§ Extracted data entries:
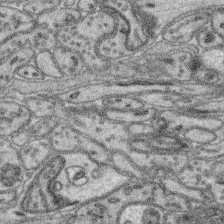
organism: Mouse
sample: Retina
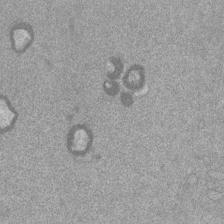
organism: Mouse
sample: Dividing mouse embryo 1 cell stage
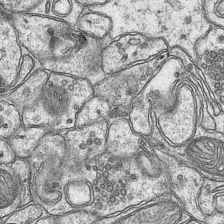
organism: Mouse
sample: CA1 Hippocampus
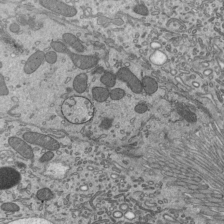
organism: Mouse
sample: Mouse epididymis efferent ductule cilia
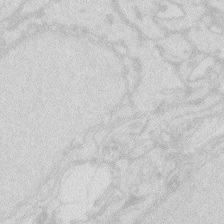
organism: Zebrafish
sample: Macrophage
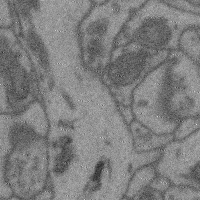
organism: Mouse
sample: Cerebral cortex
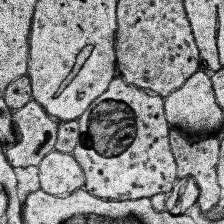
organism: Human
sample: Temporal Lobe
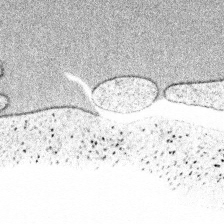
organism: Human
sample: HeLa cells
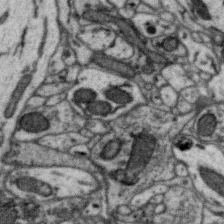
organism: Zebra finch
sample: Brain
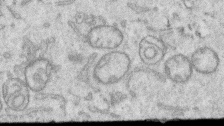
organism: Human
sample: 1205lu cells
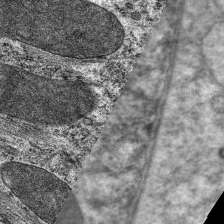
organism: C. elegans
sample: Pharynx
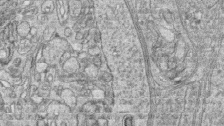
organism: Zebrafish
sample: synaptic ribbons in rod cells and cone cells
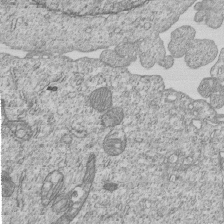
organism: Human
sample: MDA-MB-231 cells
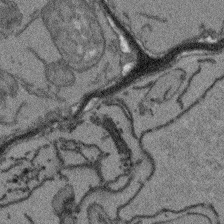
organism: Arabidopsis thaliana
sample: Root tip
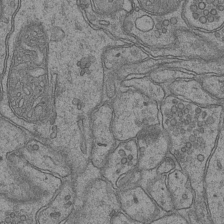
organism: Mouse
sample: CA1 Hippocampus
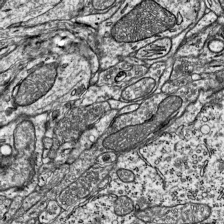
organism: Mouse
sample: Visual Cortex
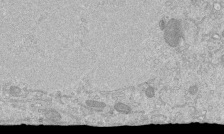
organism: Mouse
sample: ED-1 cell nuclei; centrioles
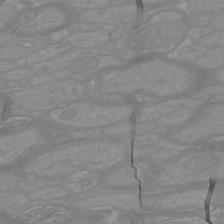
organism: Mouse
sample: Cortical neurons
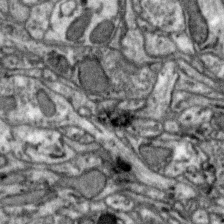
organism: Zebra finch
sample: Brain
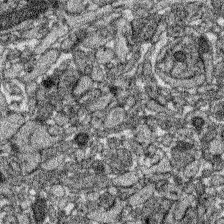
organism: Zebrafish
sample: Larval olfactory bulb
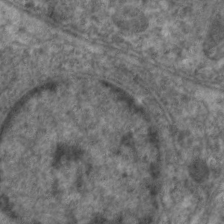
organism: C. elegans
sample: Pharynx
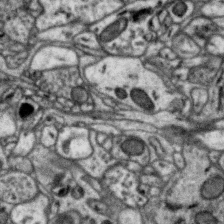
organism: Zebra finch
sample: Brain
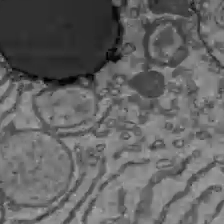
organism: C57BL Mouse
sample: Liver
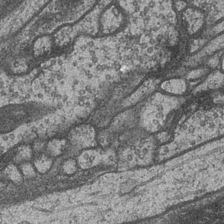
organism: Drosophila
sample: Optic medulla
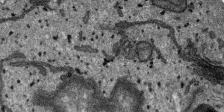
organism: Human
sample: Lung epithelial cells, uninfected (mock) control
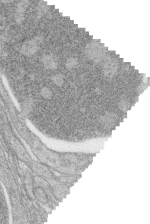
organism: Zebrafish
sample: synaptic ribbons in rod cells and cone cells
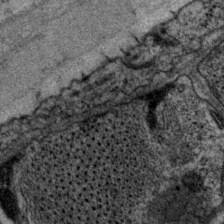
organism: P. pacificus
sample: Pharynx
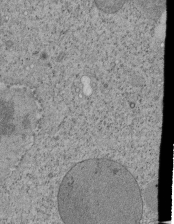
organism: Tetrahymena
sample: Cilia in tetrahymena
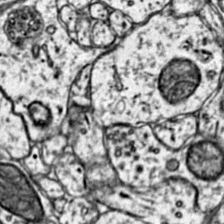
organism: Mouse
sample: Primary visual cortex
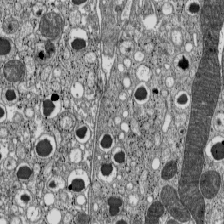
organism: C57BL Mouse
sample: Pancreatic islet
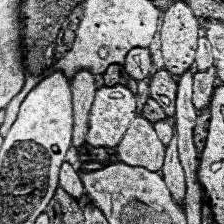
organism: Human
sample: Temporal Lobe
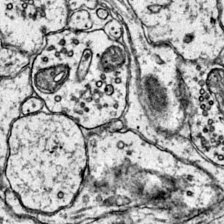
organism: Mouse
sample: Primary visual cortex
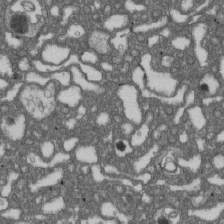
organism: Drosophila
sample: Nephrocyte
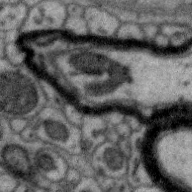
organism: Zebra finch
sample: Brain
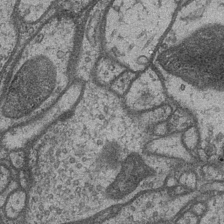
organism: Drosophila
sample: Optic medulla
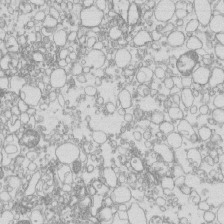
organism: Mouse
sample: Macrophages
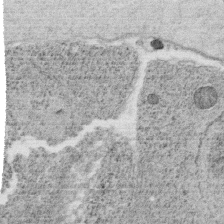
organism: C. elegans
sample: C. elegans oocyte; sperm cells
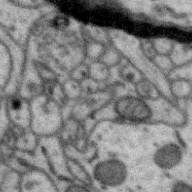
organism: Zebra finch
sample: Brain
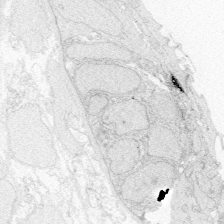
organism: Zebrafish
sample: Whole-Brain
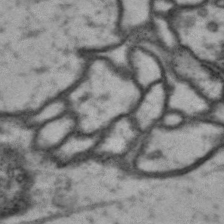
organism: Drosophila
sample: Brain
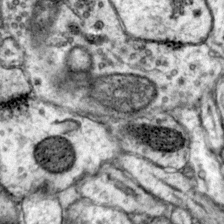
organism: Mouse
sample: Primary visual cortex
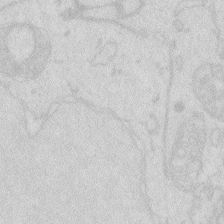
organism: Zebrafish
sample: Macrophage
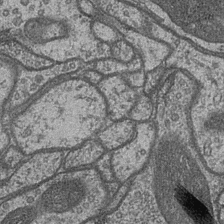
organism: Drosophila
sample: Optic medulla
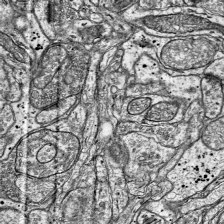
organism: Mouse
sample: Visual Cortex
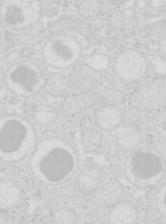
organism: Mouse
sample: Pancreas
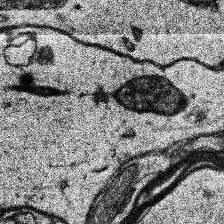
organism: Human
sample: Temporal Lobe
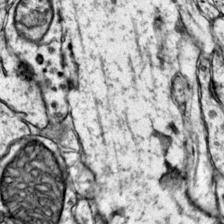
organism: Mouse
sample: Primary visual cortex
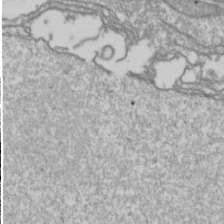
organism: Drosophila
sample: Cell division; meiosis; drosophila spermatocytes
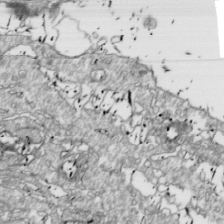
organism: Drosophila
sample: Cell division; meiosis; drosophila spermatocytes
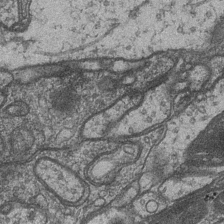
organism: Drosophila
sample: Optic medulla
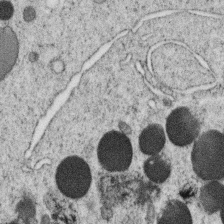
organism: C. elegans
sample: C. elegans oocyte; sperm cells
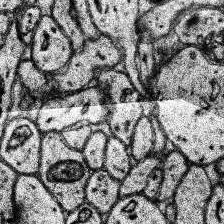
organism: Human
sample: Temporal Lobe
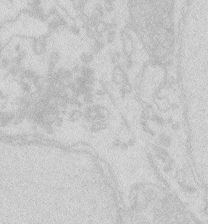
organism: Zebrafish
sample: Macrophage
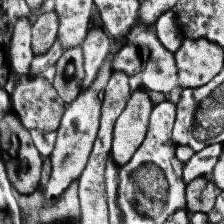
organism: Human
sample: Temporal Lobe
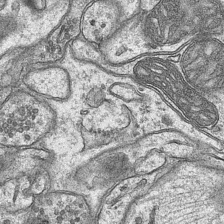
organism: Mouse
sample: CA1 Hippocampus
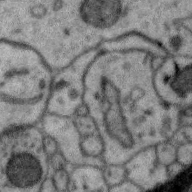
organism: Zebra finch
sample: Brain
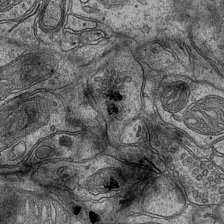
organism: Mouse
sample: CA1 Hippocampus
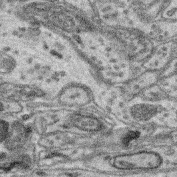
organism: Mouse
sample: Retina
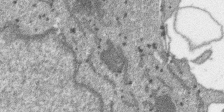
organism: Human
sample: Lung epithelial cells infected with SARS-CoV-2
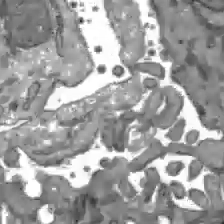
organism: C57BL Mouse
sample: Liver
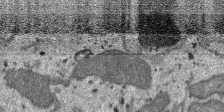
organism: Human
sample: Lung epithelial cells infected with SARS-CoV-2
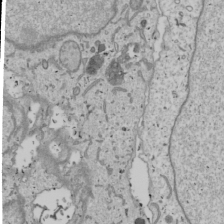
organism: Human
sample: Mitochondria in U2OS cells
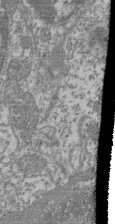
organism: Mouse
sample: Glomerulus
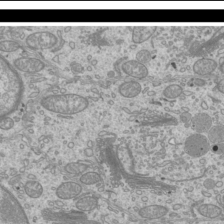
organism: Mouse
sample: Cilia; mouse epididymis
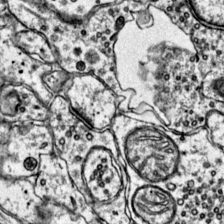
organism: Mouse
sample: Primary visual cortex
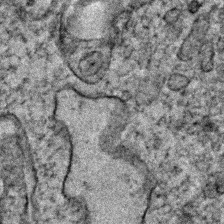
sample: Trachea
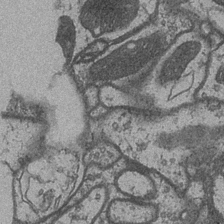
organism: Drosophila
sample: Optic medulla
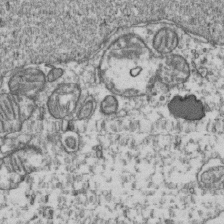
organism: Human
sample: Activated Jurkat CD4+ T cells
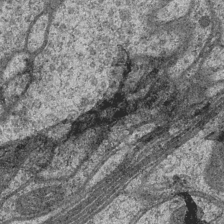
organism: Drosophila
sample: Optic medulla
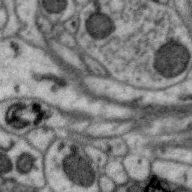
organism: Zebra finch
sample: Brain
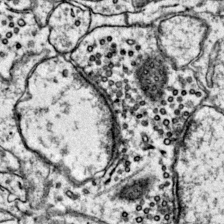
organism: Mouse
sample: Primary visual cortex
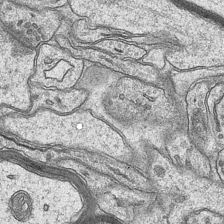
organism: Mouse
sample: CA1 Hippocampus
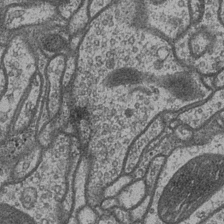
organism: Drosophila
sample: Optic medulla
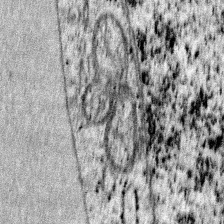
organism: Human
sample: HeLa cells
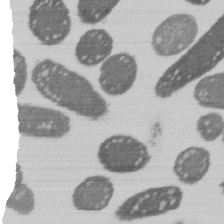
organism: E. coli
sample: Bacterial nucleoid
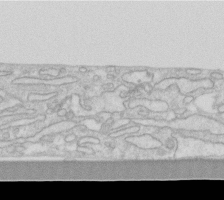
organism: Human
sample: Fibroblast cells
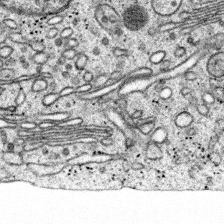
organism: Human
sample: HeLa cells
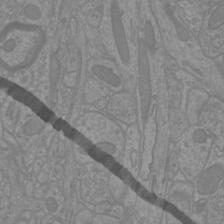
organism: Mouse
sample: Cortical neurons
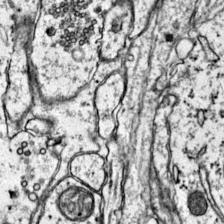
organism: Mouse
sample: Primary visual cortex
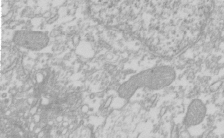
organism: Xenopus
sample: Cilia; centrioles in frog embryo cells
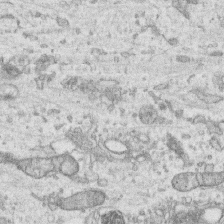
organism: Human
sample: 1205lu cells
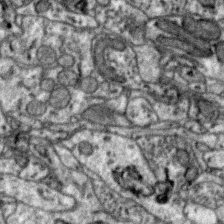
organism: Zebra finch
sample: Brain
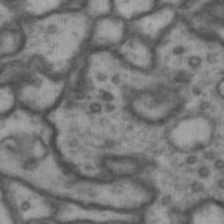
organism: Drosophila
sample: Brain
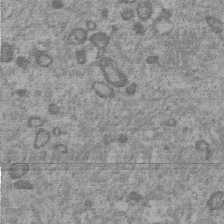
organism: Mouse
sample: Dividing mouse embryo 1 cell stage
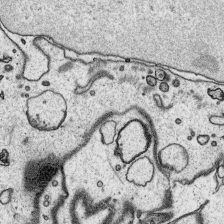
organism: Platynereis dumerilii
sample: Parapodia
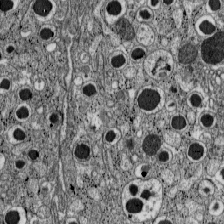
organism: C57BL Mouse
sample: Pancreatic islet
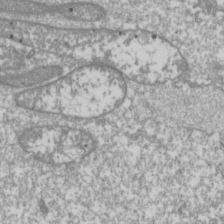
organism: Drosophila
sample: Cell division; meiosis; drosophila spermatocytes
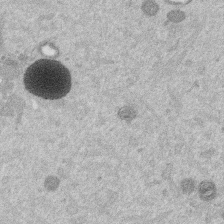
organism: Mouse
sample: Dividing mouse embryo 1 cell stage
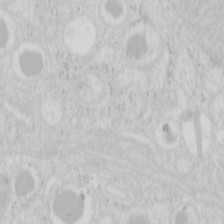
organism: Mouse
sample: Pancreas
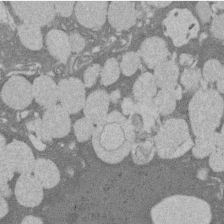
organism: Rat
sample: Salivary granule
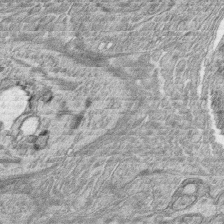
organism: Zebrafish
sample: synaptic ribbons in rod cells and cone cells
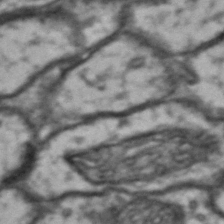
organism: Drosophila
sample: Brain
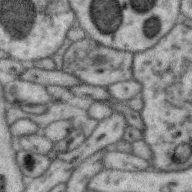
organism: Zebra finch
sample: Brain
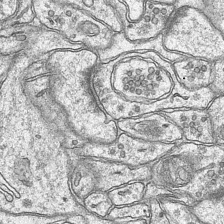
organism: Mouse
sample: CA1 Hippocampus
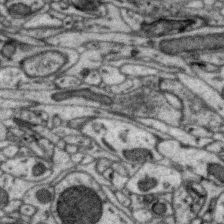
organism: Zebra finch
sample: Brain
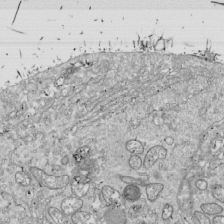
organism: Drosophila
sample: Cell division; meiosis; drosophila spermatocytes
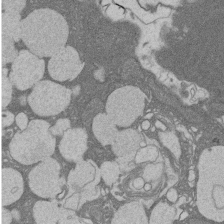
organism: Rat
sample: Salivary granule
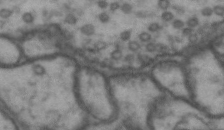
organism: Drosophila
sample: Brain
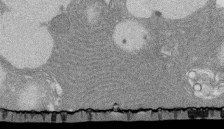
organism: Rat
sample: Salivary granule
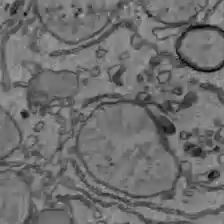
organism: C57BL Mouse
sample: Liver
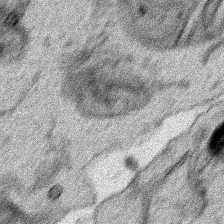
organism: Human
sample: Mitochondria in HCT116 cells
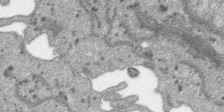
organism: Human
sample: Lung epithelial cells infected with SARS-CoV-2
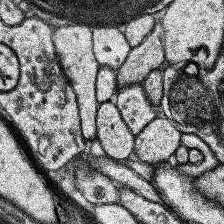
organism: Human
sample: Temporal Lobe
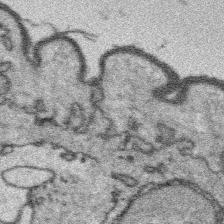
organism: Platynereis dumerilii
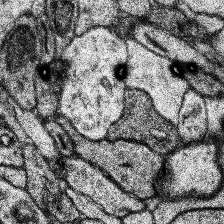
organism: Human
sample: Temporal Lobe
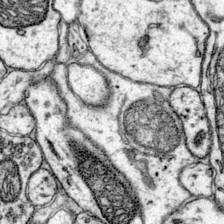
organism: Mouse
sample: Primary visual cortex
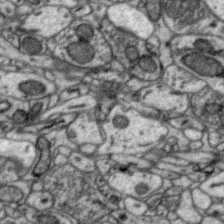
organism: Zebra finch
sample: Brain
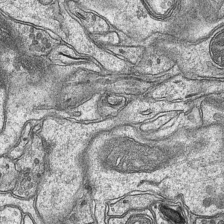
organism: Mouse
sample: CA1 Hippocampus
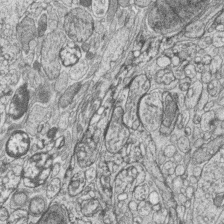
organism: Zebrafish
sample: synaptic ribbons in rod cells and cone cells
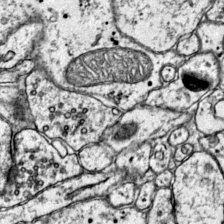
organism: Mouse
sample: Primary visual cortex
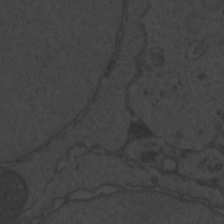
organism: Zebrafish
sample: Macrophage infected with Toxoplasma gondii
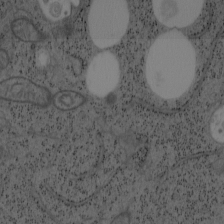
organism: Mouse
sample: OT-I killer T cells with ID8 ovarian cancer cells
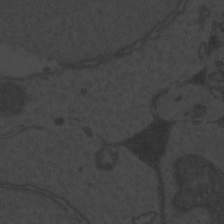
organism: Zebrafish
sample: Macrophage infected with Toxoplasma gondii
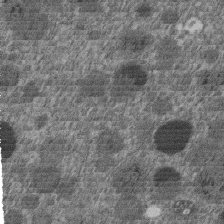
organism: C. elegans
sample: C. elegans embryo early stage
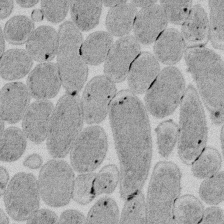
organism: E. coli
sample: Bacterial nucleoid
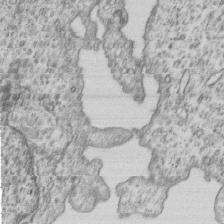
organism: Human
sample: MDA-MB-231 cells
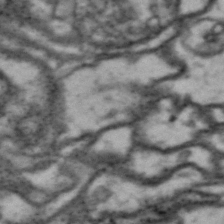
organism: Drosophila
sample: Brain
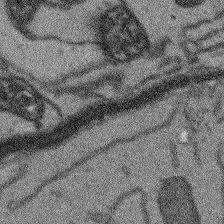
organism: Arabidopsis thaliana
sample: Root tip
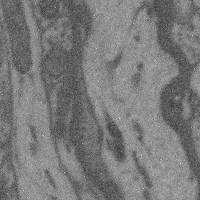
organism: Mouse
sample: Cerebral cortex
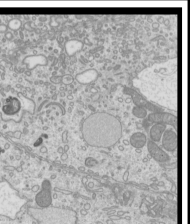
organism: Mouse
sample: Cilia; mouse epididymis
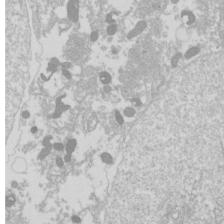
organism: Drosophila
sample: Cell division; meiosis; drosophila spermatocytes
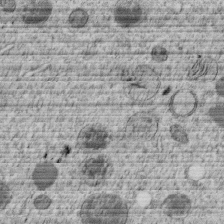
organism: C. elegans
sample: C. elegans embryo early stage
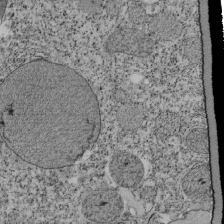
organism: Tetrahymena
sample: Cilia in tetrahymena
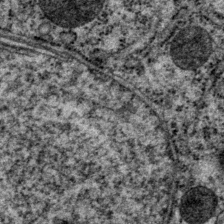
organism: P. pacificus
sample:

§ PROBLEM TO WORK ON:
Write out the data word for word. Any picture is to be skipped.

§ ANSWER BELOW:
organism: Mouse
sample: Retina
organism: Mouse
sample: Dividing mouse embryo 1 cell stage
organism: Mouse
sample: CA1 Hippocampus
organism: Mouse
sample: Mouse epididymis efferent ductule cilia
organism: Zebrafish
sample: Macrophage
organism: Mouse
sample: Cerebral cortex
organism: Human
sample: Temporal Lobe
organism: Human
sample: HeLa cells
organism: Zebra finch
sample: Brain
organism: Human
sample: 1205lu cells
organism: C. elegans
sample: Pharynx
organism: Zebrafish
sample: synaptic ribbons in rod cells and cone cells
organism: Human
sample: MDA-MB-231 cells
organism: Arabidopsis thaliana
sample: Root tip
organism: Mouse
sample: CA1 Hippocampus
organism: Mouse
sample: Visual Cortex
organism: Mouse
sample: ED-1 cell nuclei; centrioles
organism: Mouse
sample: Cortical neurons
organism: Zebra finch
sample: Brain
organism: Zebrafish
sample: Larval olfactory bulb
organism: C. elegans
sample: Pharynx
organism: Zebra finch
sample: Brain
organism: C57BL Mouse
sample: Liver
organism: Drosophila
sample: Optic medulla
organism: Human
sample: Lung epithelial cells, uninfected (mock) control
organism: Zebrafish
sample: synaptic ribbons in rod cells and cone cells
organism: P. pacificus
sample: Pharynx
organism: Tetrahymena
sample: Cilia in tetrahymena
organism: Mouse
sample: Primary visual cortex
organism: C57BL Mouse
sample: Pancreatic islet
organism: Human
sample: Temporal Lobe
organism: Mouse
sample: Primary visual cortex
organism: Drosophila
sample: Nephrocyte
organism: Zebra finch
sample: Brain
organism: Drosophila
sample: Optic medulla
organism: Mouse
sample: Macrophages
organism: C. elegans
sample: C. elegans oocyte; sperm cells
organism: Zebra finch
sample: Brain
organism: Zebrafish
sample: Whole-Brain
organism: Drosophila
sample: Brain
organism: Mouse
sample: Primary visual cortex
organism: Zebrafish
sample: Macrophage
organism: Drosophila
sample: Optic medulla
organism: Mouse
sample: Visual Cortex
organism: Mouse
sample: Pancreas
organism: Human
sample: Temporal Lobe
organism: Mouse
sample: Primary visual cortex
organism: Drosophila
sample: Cell division; meiosis; drosophila spermatocytes
organism: Drosophila
sample: Cell division; meiosis; drosophila spermatocytes
organism: Drosophila
sample: Optic medulla
organism: C. elegans
sample: C. elegans oocyte; sperm cells
organism: Human
sample: Temporal Lobe
organism: Zebrafish
sample: Macrophage
organism: Human
sample: Temporal Lobe
organism: Mouse
sample: CA1 Hippocampus
organism: Zebra finch
sample: Brain
organism: Mouse
sample: CA1 Hippocampus
organism: Mouse
sample: Retina
organism: Human
sample: Lung epithelial cells infected with SARS-CoV-2
organism: C57BL Mouse
sample: Liver
organism: Human
sample: Lung epithelial cells infected with SARS-CoV-2
organism: Human
sample: Mitochondria in U2OS cells
organism: Mouse
sample: Glomerulus
organism: Mouse
sample: Cilia; mouse epididymis
organism: Mouse
sample: Primary visual cortex
sample: Trachea
organism: Drosophila
sample: Optic medulla
organism: Human
sample: Activated Jurkat CD4+ T cells
organism: Drosophila
sample: Optic medulla
organism: Zebra finch
sample: Brain
organism: Mouse
sample: Primary visual cortex
organism: Mouse
sample: CA1 Hippocampus
organism: Drosophila
sample: Optic medulla
organism: Human
sample: HeLa cells
organism: E. coli
sample: Bacterial nucleoid
organism: Human
sample: Fibroblast cells
organism: Human
sample: HeLa cells
organism: Mouse
sample: Cortical neurons
organism: Mouse
sample: Primary visual cortex
organism: Xenopus
sample: Cilia; centrioles in frog embryo cells
organism: Human
sample: 1205lu cells
organism: Zebra finch
sample: Brain
organism: Drosophila
sample: Brain
organism: Mouse
sample: Dividing mouse embryo 1 cell stage
organism: Platynereis dumerilii
sample: Parapodia
organism: C57BL Mouse
sample: Pancreatic islet
organism: Drosophila
sample: Cell division; meiosis; drosophila spermatocytes
organism: Mouse
sample: Dividing mouse embryo 1 cell stage
organism: Mouse
sample: Pancreas
organism: Rat
sample: Salivary granule
organism: Zebrafish
sample: synaptic ribbons in rod cells and cone cells
organism: Drosophila
sample: Brain
organism: Zebra finch
sample: Brain
organism: Mouse
sample: CA1 Hippocampus
organism: Zebra finch
sample: Brain
organism: Drosophila
sample: Cell division; meiosis; drosophila spermatocytes
organism: Rat
sample: Salivary granule
organism: Drosophila
sample: Brain
organism: Rat
sample: Salivary granule
organism: C57BL Mouse
sample: Liver
organism: Human
sample: Mitochondria in HCT116 cells
organism: Human
sample: Lung epithelial cells infected with SARS-CoV-2
organism: Human
sample: Temporal Lobe
organism: Platynereis dumerilii
organism: Human
sample: Temporal Lobe
organism: Mouse
sample: Primary visual cortex
organism: Zebra finch
sample: Brain
organism: Mouse
sample: CA1 Hippocampus
organism: Zebrafish
sample: synaptic ribbons in rod cells and cone cells
organism: Mouse
sample: Primary visual cortex
organism: Zebrafish
sample: Macrophage infected with Toxoplasma gondii
organism: Mouse
sample: OT-I killer T cells with ID8 ovarian cancer cells
organism: Zebrafish
sample: Macrophage infected with Toxoplasma gondii
organism: C. elegans
sample: C. elegans embryo early stage
organism: E. coli
sample: Bacterial nucleoid
organism: Human
sample: MDA-MB-231 cells
organism: Drosophila
sample: Brain
organism: Arabidopsis thaliana
sample: Root tip
organism: Mouse
sample: Cerebral cortex
organism: Mouse
sample: Cilia; mouse epididymis
organism: Drosophila
sample: Cell division; meiosis; drosophila spermatocytes
organism: C. elegans
sample: C. elegans embryo early stage
organism: Tetrahymena
sample: Cilia in tetrahymena
organism: P. pacificus
sample:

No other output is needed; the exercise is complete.